» **Record excerpts**:
####################

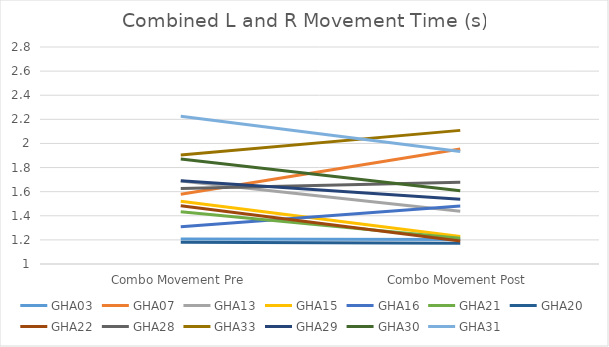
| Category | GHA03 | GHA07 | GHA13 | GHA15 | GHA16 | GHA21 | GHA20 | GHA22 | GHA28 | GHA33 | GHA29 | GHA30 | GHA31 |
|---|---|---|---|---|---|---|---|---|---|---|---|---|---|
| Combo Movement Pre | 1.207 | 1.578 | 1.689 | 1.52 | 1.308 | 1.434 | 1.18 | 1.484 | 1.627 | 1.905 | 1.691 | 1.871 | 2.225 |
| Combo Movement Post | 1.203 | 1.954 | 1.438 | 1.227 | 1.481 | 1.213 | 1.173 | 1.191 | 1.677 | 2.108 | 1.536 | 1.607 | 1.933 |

####################

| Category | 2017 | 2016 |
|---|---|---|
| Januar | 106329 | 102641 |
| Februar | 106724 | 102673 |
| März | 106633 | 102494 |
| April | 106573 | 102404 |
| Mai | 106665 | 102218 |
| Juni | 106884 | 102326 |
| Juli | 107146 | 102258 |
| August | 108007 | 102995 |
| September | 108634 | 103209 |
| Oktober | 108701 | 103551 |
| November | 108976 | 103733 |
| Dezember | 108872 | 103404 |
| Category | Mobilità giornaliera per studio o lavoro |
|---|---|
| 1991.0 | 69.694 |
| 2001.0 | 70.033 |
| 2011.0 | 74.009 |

####################

» **Activity**: Start with the line above that contains "106633 | 102494 |" and end with the line that contains "2011.0 | 74.009 |". Write out those lines exactly, and only those.

» **Solution to the exercise**:
| März | 106633 | 102494 |
| April | 106573 | 102404 |
| Mai | 106665 | 102218 |
| Juni | 106884 | 102326 |
| Juli | 107146 | 102258 |
| August | 108007 | 102995 |
| September | 108634 | 103209 |
| Oktober | 108701 | 103551 |
| November | 108976 | 103733 |
| Dezember | 108872 | 103404 |
| Category | Mobilità giornaliera per studio o lavoro |
|---|---|
| 1991.0 | 69.694 |
| 2001.0 | 70.033 |
| 2011.0 | 74.009 |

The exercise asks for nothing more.